- Con tan sólo diez años de vida, un niño del barrio Monimbó de Masaya pereció ahogado ante la mirada atónita de sus amiguitos
- El menor jugaba en el agua
apoyándose en una tabla
Carlos Martínez Morán ESPECIAL PARA LA PRENSA [email protected]
Guillermo Enrique Rodríguez Medina, de diez años, se ahogó en la Laguna de Masaya el sábado al mediodía, frente a unas laderas que se conocen como “El bajadero de Bombonasi’’.
El menor habitaba en el barrio Monimbó, de donde junto a otros cuatro niños salió de su casa sin permiso de su mamá, a darse un chapuzón, del cual no regresó con vida.
Cuando llegaron a la laguna, empezaron a jugar con un pedazo de madera que utilizaban para flotar en el agua.
“Uno de los niños lo empujó y mi nieto quedó totalmente indefenso en un lugar profundo. Vieron que su cuerpo se hundió en el agua y ya no salió a la superficie”, relató entre sollozos doña Esperanza Rodríguez Hernández, abuela de Guillermo Enrique Rodríguez Medina.
Desde ese momento, vecinos del lugar iniciaron la búsqueda del cadáver, pero fue en vano.
En este esfuerzo también colaboraron socorristas de la Cruz Roja Nicaragüense, quienes rastrearon durante varias horas el fondo de la laguna, pero no encontraron su cadáver.
Ayer por la tarde varias personas bajaron a la costa de la laguna con la esperanza de ver a flote el cuerpo del pequeño, que llevaba más de 24 horas sumergido.
MUJER MUERE AHOGADA
Guadalupe Lumbí, de 37 años, se ahogó a las 5:30 de la tarde de ayer frente al reparto “Omar Torrijos” en Corinto.

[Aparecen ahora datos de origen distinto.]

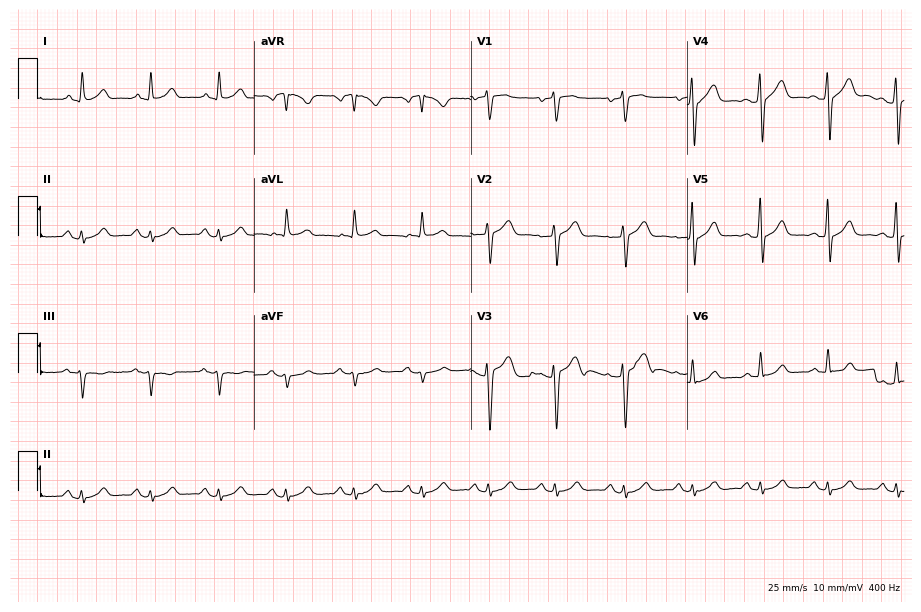
12-lead ECG from a 39-year-old man. Labelled as a normal ECG.
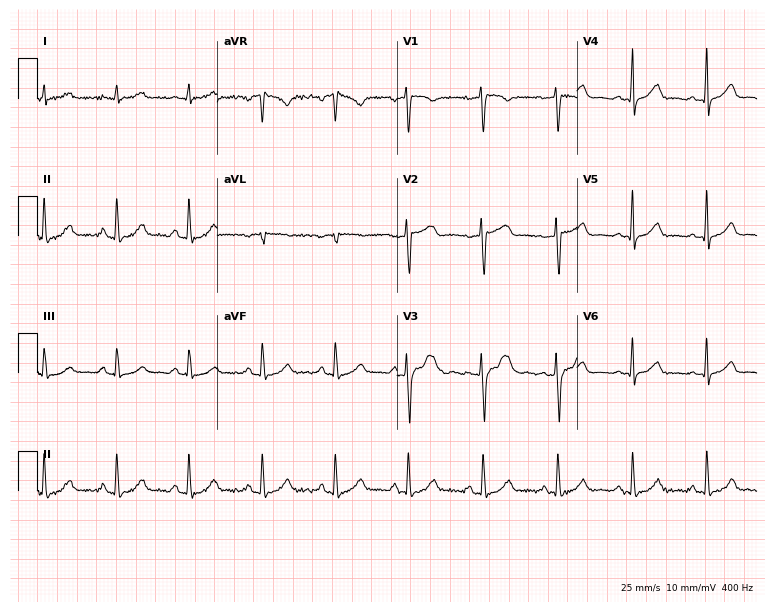
Electrocardiogram, a female patient, 37 years old. Overall reading on record: normal ECG.
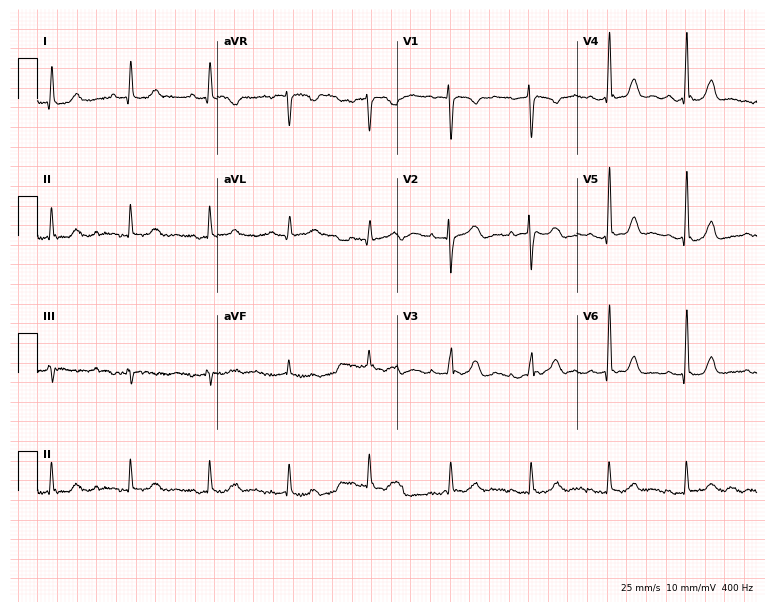
12-lead ECG from a female, 38 years old. Screened for six findings — first-degree AV block, right bundle branch block, left bundle branch block, sinus bradycardia, atrial fibrillation, sinus tachycardia — none is recorded.
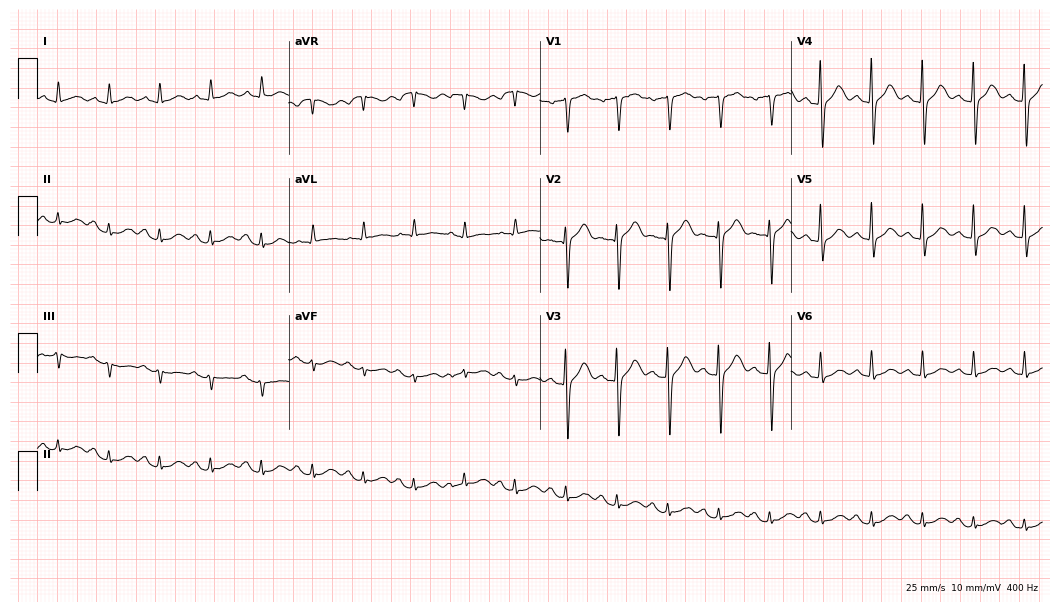
ECG — a 75-year-old male patient. Findings include sinus tachycardia (a sinus rate of 100 beats per minute or more).

A las 6:20 su cuerpo fue extraído de las aguas.
BÚSQUEDA CONTINUARÁ
Ervin Alvarado López, jefe de los socorristas que rastrearon el fondo de la laguna, informó que buscaron el cadáver del niño en un área de cien metros a la redonda.
El lugar donde se ahogó Guillermo Enrique Rodríguez Medina es muy peligroso porque no tiene costa.
Además, en el fondo hay muchas ramas, y es probable que el cuerpecito del menor esté enredado en una de ellas, señaló el socorrista, quien prometió a los familiares del fallecido continuar con la búsqueda durante el tiempo que sea necesario.